Visit the vendor and sit down with the President. See how this individual responds to your questions. You may get a much better deal through this approach than through the sales team. You also may develop other partnership options that can benefit you long-term.
Key Words: Reseller, Agreement, Price, Software, Due Diligence, Negotiation, Research, Exclusivity, Guarantees, Direct Inquiry, Analysis, Customer, Behavior, Counter, Visit
Interview with E.J. Dieterle, President & CEO, YES Partners, Inc.
Situation: As corporate wallets start loosening up, companies are looking at market expansion opportunities. International expansion is one alternative. In the past this was done largely by sending Expats. In more recent years there has been a trend toward hiring locally. How do you find the right talent locally?
Everything starts with the basics – a good job description.
Finding people is easier these days with social networks like MySpace, Facebook, LinkedIn, Xing, hi5, Spoke and Plaxo. However, finding the right people remains a challenge.
Invest time and effort to research your target market.
Which country is a market or has the most likely prospective clients?
What is your competitive advantage there?
For a hiring company without an existing presence in the local market it is also a challenge to convince good local candidates that yours is the right company to join. It is important to understand the local business culture and values, and also to offer career-paths to qualified candidates.
Don’t assume the need for multiple offices as you start. You can start with a highly mobile person working from home who knows the local language(s), customs, and who already has contacts in your target market.
It is often assumed that it takes one year or more for an Expat to be efficient locally, and that hiring locally often accelerates first years’ startup-time. However, the local person has to understand and “fit” into the corporate/head office culture.
Working with an international executive search firm to find qualified local talent with the right fit to your business and needs can greatly improve your odds of success.
Interview with Sandy Lawrence, Past CEO, Therative, Inc.
Situation: The technology sector is growing following a couple of lean years. Whether you want to fund a new company, or a new effort within a smaller company, what are the best avenues to capital? How has the game changed?
Funding and credit markets are opening but still tight. The bar has been raised because too many people are chasing too few available dollars.
The venture capital sector has consolidated. Over 80% of current focus is on technology, software and medical.

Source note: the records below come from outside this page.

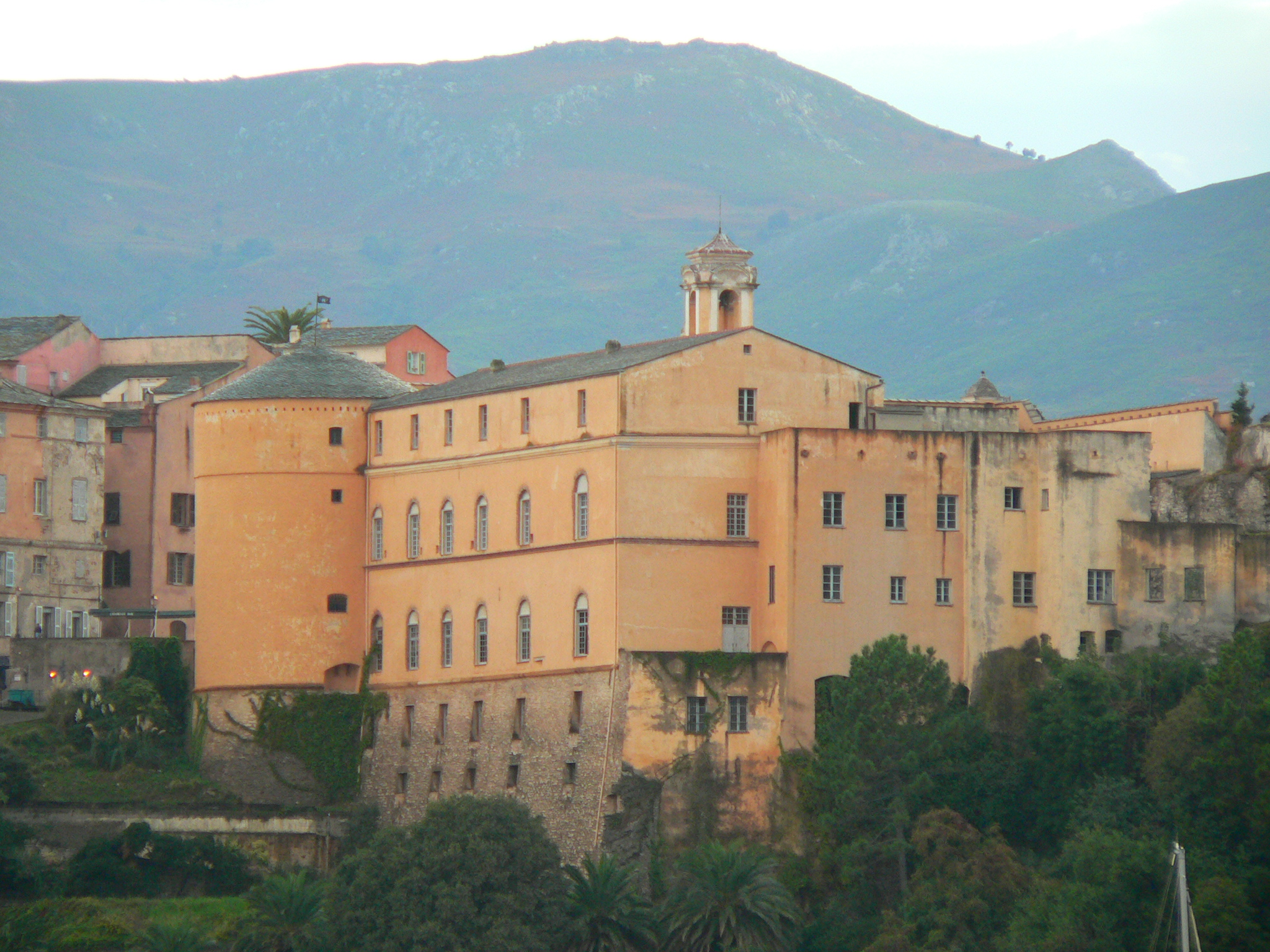 Le Palais des Gouverneurs abrite le Musée de Bastia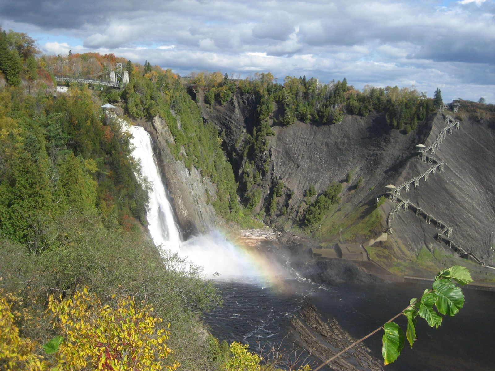 Une très belle chute de 83 m dans un cadre magnifique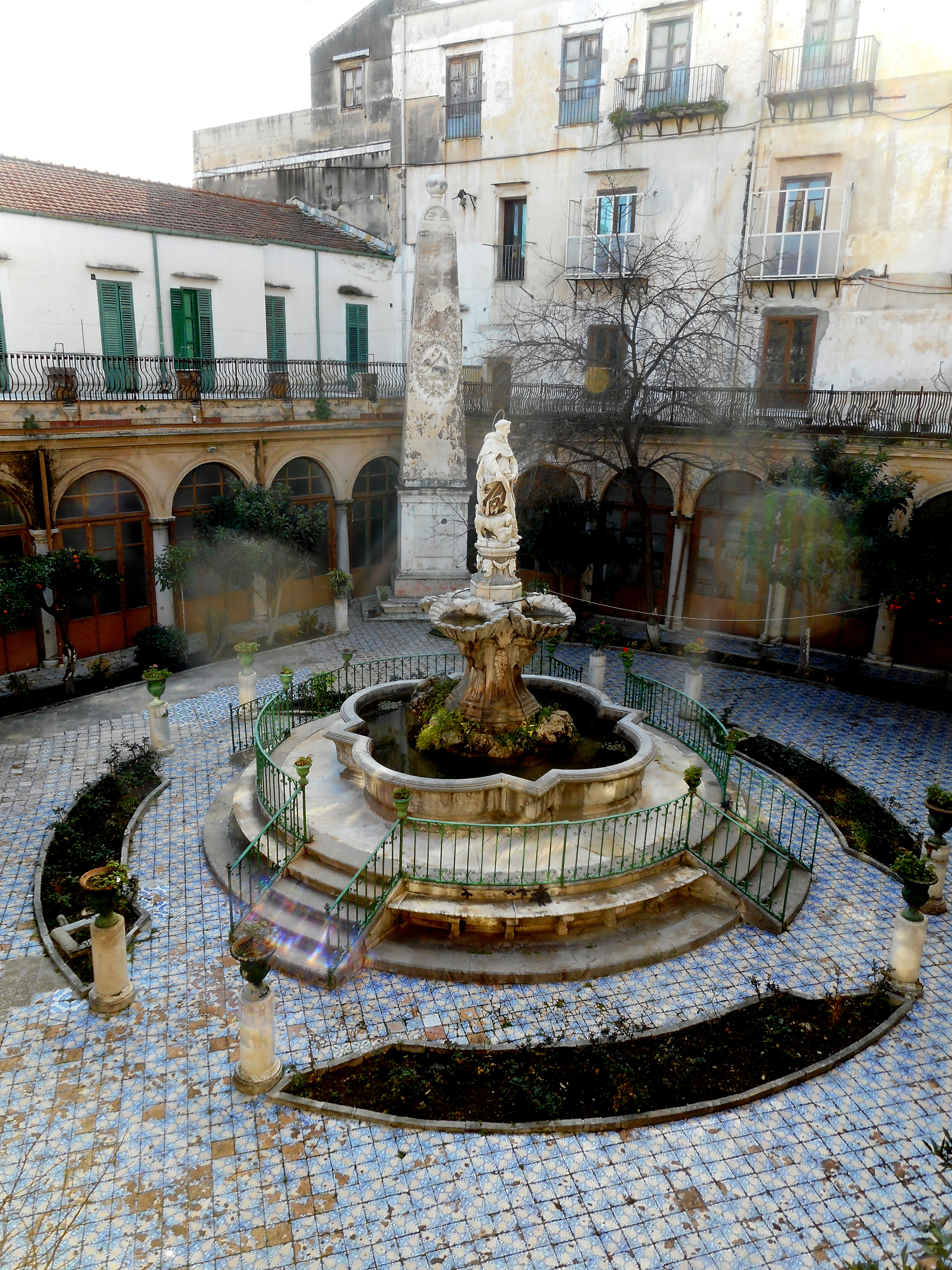 Chiostro e fontana di San Domenico di Ignazio Marabitti, monastero di Santa Caterina.

Under 20% goes to the consumer sector.
It is important to target VCs who specialize in your technology, market and business model.
Research current VC portfolios.
Angels now act more like VCs – particularly structured angel groups.
Initial investments are typically under $1 million.
If you have a technology, investigate the grant world – e.g., NIH or DARPA. These organizations fund research, but not marketing, etc.
Look for specific programs or RFPs that align with your technology.
Target your grant request toward prototype development and studies.
Search LinkedIn for military people who can introduce you to contacts within programs like DARPA.
Investigate SBA Grants, and foundations with an interest in your technology or application.
Foundations sometimes will grant funds ($100k) to support the work of individual scientists and researchers.
Call on friends and family who believe in you and your work.
Whoever you approach, these rules apply:
Do your homework. Choose sources that align with your project and profile.
Presentations must be crisp and easily understood. Investing in professional assistance is wise.
Be able to make your case in 15 minutes or less. The first minutes are most crucial, so have your ‘elevator’ pitch perfected.
Your model and financials must support a high multiple exit, 5-10x their investment in a reasonable period of time (~5 years).
Team, Team, Team – credentials, experience, presentation – be a team with whom the investor can work.